One of the core tenets of lean management comes to us from the jidoka pillar. It requires that we separate human work from machine work. We shouldn’t make people do work using methods or tools that are substandard or unsafe. We shouldn’t ask people to babysit or stand and watch machines running on auto cycle. Nor should we expect lines of robots to do work that requires thinking, human judgment and adaptability.

We must design processes by using machines when they do the work safer, better or faster. Of course, this must be paired with the idea that we don’t over-design machines and process automation. Lean machines are additive, low-cost, and general purpose. The design is inside-out from fixtures and tooling that do just enough to create the value-added transformation.

The use of algorithms and AI for decision-making is a logical extension of the separation of human work from machine work.

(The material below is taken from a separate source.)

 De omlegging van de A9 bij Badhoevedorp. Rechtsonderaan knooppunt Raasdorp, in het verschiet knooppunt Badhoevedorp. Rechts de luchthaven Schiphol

Reducing Decision Variability by 80% – 90%

How do company leaders respond when they learn that they should implement algorithms to guide their decisions? “Not very well,” according to Kahneman. But they change their mind when they learn that there is 50% variability between human experts making a decision and only 5% or 10% when it’s an algorithm.

We don’t hesitate to make investments in proven, labor-saving machines. As more of us learn that we can automate decision-making to make it more reliable, perhaps we will explore this with an open mind. Where can we replace ad hoc and fallible human judgment with algorithms? How can people build better decision-making instruction sets? How can we use the time and energy freed from this to taken on even bigger challenges?

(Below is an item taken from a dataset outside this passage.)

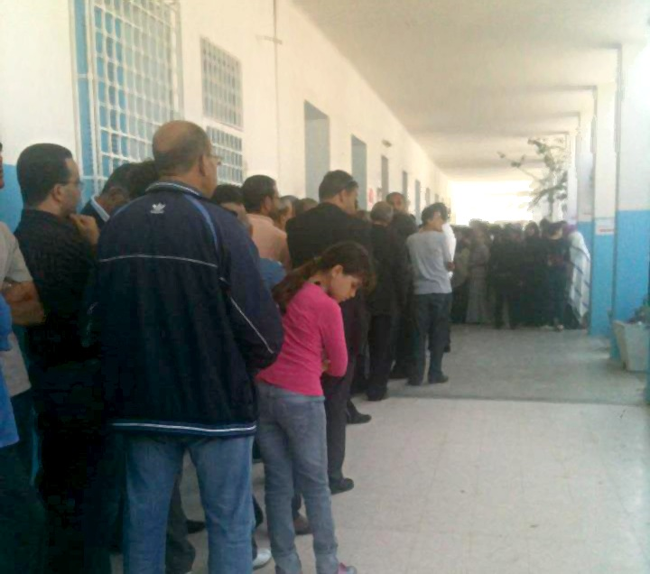 Files d'attentes séparées entre hommes et femmes lors des élections de l'Assemblée nationale constituante en Tunisie le 23 octobre 2011. Bureau de l'école la République, Sayada.
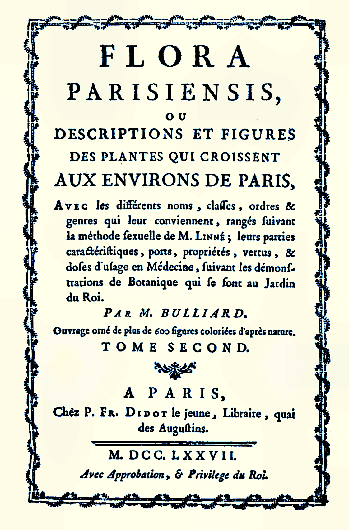 Bulliard, Flora Parisiensis ou descriptions et figures des plantes qui croissent aux environs de Paris, vol. 2

An Industrial Revolution for Decision-Making

We revolutionized our industrial manufacturing a century and a half ago through steam-powered machines, electricity, and progressively intelligent automation. Today we don’t hesitate to make investments in proven, labor-saving machines and information technologies. Yet we attempt to manage these processes and make decisions about how to invest, run and improve them using craftsman-like methods. We rely on bias-riddled, protein-based human judgement.

Perhaps it’s time for the industrialization of management decision-making. We can identify classes of decisions that are burdensome or variable for humans and build algorithms for them. This allows humans to make decisions appropriate for us. Human ingenuity and invention will be necessary in novel situations. Human judgment brings empathy and understanding into the equation. Let the machines do their work, humans ours.


  1. James La Trobe-Bateman

    December 14, 2020 - 9:56 am
    Reply

    A very well put together blog, IMHO, thank you.
    Of course, those algorithms must also be transparent. In the sense that the assumptions and logic are visible, can be challenged and the consequences of them not being totally correct understood. I’m an algorithm (or should I say mathematical model) fan.

  2. Eric Budd

    January 19, 2021 - 12:41 pm
    Reply

    Transparency and bias elimination are critical aspects to use of machine-based algorithms.